»»
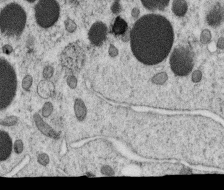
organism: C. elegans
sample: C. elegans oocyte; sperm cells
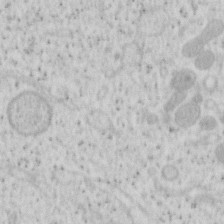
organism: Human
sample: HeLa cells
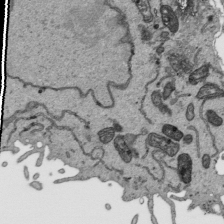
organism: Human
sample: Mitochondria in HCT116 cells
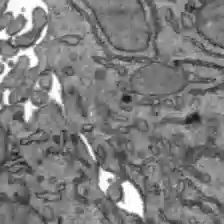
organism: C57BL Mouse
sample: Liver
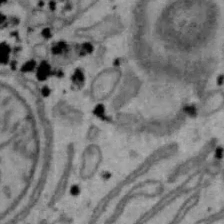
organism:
««
»»
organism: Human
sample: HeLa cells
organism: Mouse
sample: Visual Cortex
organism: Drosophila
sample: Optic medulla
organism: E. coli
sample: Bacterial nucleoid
««
EXERCISE REQUIREMENTS – Report every line of the data in which "organism" appears.

RESULT BELOW –
organism: C. elegans
organism: Human
organism: Human
organism: C57BL Mouse
organism:
organism: Human
organism: Mouse
organism: Drosophila
organism: E. coli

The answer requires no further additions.